La loi Pacte retient donc la proposition, en la modifiant sur un point seulement, rhétoriquement habile : elle parle d’intérêt « social » plutôt que « propre ». En effet, sans tomber dans la casuistique, « intérêt social » donne le change. Sur le fond, ce peut être pour un tribunal rien d’autre qu’une répétition de « intérêt commun des associés » puisque la société est celle créée par les associés[2]. Mais le pléonasme joue sur le mot de « social » dans lequel les gens ordinaires verront quelque chose qui appartient à la société civile dans son ensemble, au-delà des seuls actionnaires.

Au total, ce qui était peu de choses devient moins de choses encore.

 

La raison d’être de l’entreprise

Un mot sur la « raison d’être » de l’entreprise que la loi Pacte introduit dans l’article 1835, sous la recommandation directe du rapport Notat-Senard :

« Les statuts peuvent préciser la raison d’être dont la société entend se doter dans la réalisation de son activité. »

Le rapport, très tourné vers une implication accrue du conseil d’administration dans la marche de l’entreprise, demandait que ce texte soit rédigé par cet organe.

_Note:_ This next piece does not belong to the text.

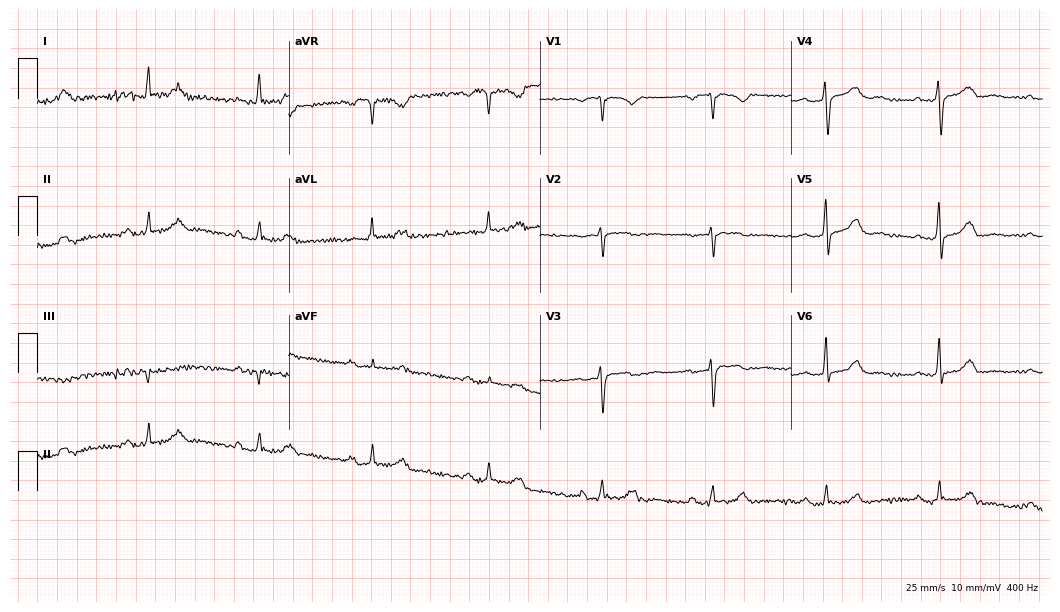
12-lead ECG (10.2-second recording at 400 Hz) from a female, 68 years old. Screened for six findings — first-degree AV block, right bundle branch block, left bundle branch block, sinus bradycardia, atrial fibrillation, sinus tachycardia — none is recorded.

Il s’agissait donc d’autre chose que l’objet social figurant dans les statuts, avec une question non résolue sur la hiérarchie respective des deux textes. Le projet de loi Pacte remet la formulation au sein des statuts, à la main donc des actionnaires.

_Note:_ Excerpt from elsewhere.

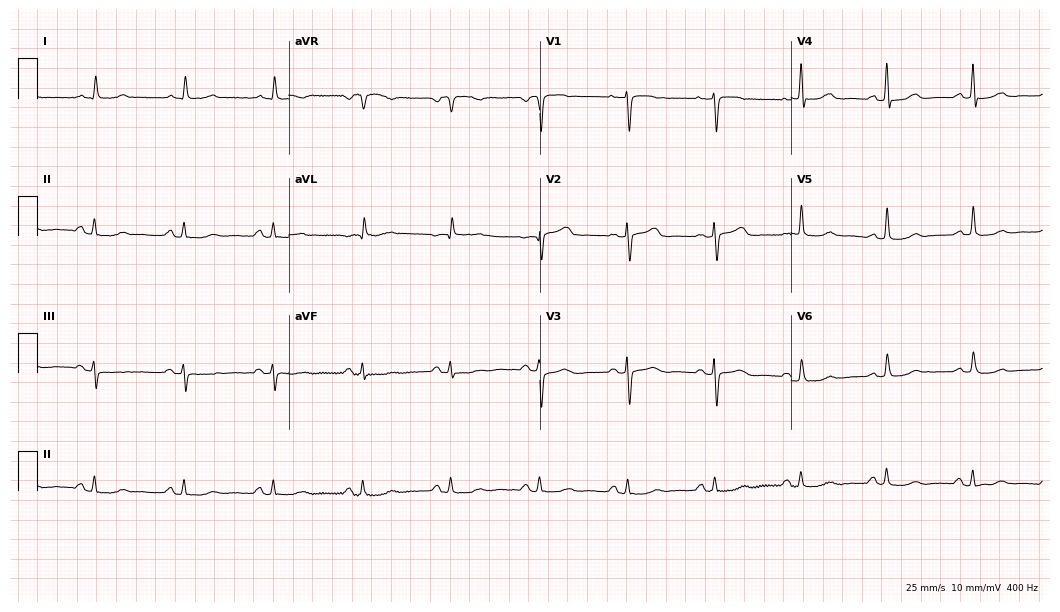
Electrocardiogram, a 79-year-old female. Overall reading on record: normal ECG.

Beaucoup d’entreprises ont compris de longue date l’importance d’afficher un but, une mission, un purpose, en premier lieu pour attirer des salariés mieux motivés, à la recherche d’un sens ou d’un intérêt accru à leur travail (et ainsi parfois à coût moindre). Il s’agit aussi de faire mieux connaître les « bonnes et belles choses » qu’elle fait, et cela s’assimile à un travail de communication intelligent. Il y a donc dans le projet de loi une incitation à mettre dans des mots ce qu’elle entend faire. On espère qu’ils ne seront pas laissés aux mains des gens du marketing, adroits dans les élégants baselines à vocation publicitaire, du type « La mobilité à portée de tous » pour une entreprise de pneumatiques. Énoncer des banalités ou des objectifs en conflit avec la réalité se retourne contre l’entreprise. En ce sens, la rédaction d’une raison d’être doit être un exercice performatif, obligeant à mettre des moyens en regard des fins, et d’en évaluer les coûts, en politique du personnel, en investissement, en réorientation commerciale, etc. Il serait bon que la raison d’être soit rédigée, comme tout bon article de droit, de façon négative, incorporant en dur les contraintes que se donne la société et les limites à ne pas franchir. La force d’engagement en serait accrue et justifierait alors son inscription dans les statuts, un texte nécessairement aride et non publicitaire. Rédigé de façon très restrictive, on verrait alors venir sur les marchés financiers des « entreprises à mission », sans qu’on ait besoin pour cela de créer une catégorie juridique particulière. Nous verrons l’accueil qu’y donneront les actionnaires. Mais c’est peut-être là l’innovation qu’apporte la loi Pacte sur la question de l’objet social de l’entreprise.

 

[1] Dont l’auteur de ses lignes, qui n’engage toutefois nullement les groupes de travail des Bernardins dans ce qui suit.

[2] Les juristes font valoir que les deux termes ne sont pas équivalents. Par exemple, le juge remontera à la société mère, dans le cadre des relations mère-filles ; ou bien, en matière d’abus de biens sociaux, il pourra incriminer les dirigeants même en cas de consentement de tous les associés.

 

Cet article a été initialement publié dans la revue Esprit n°448 (octobre 2018). Il est repris par Vox-Fi avec due autorisation.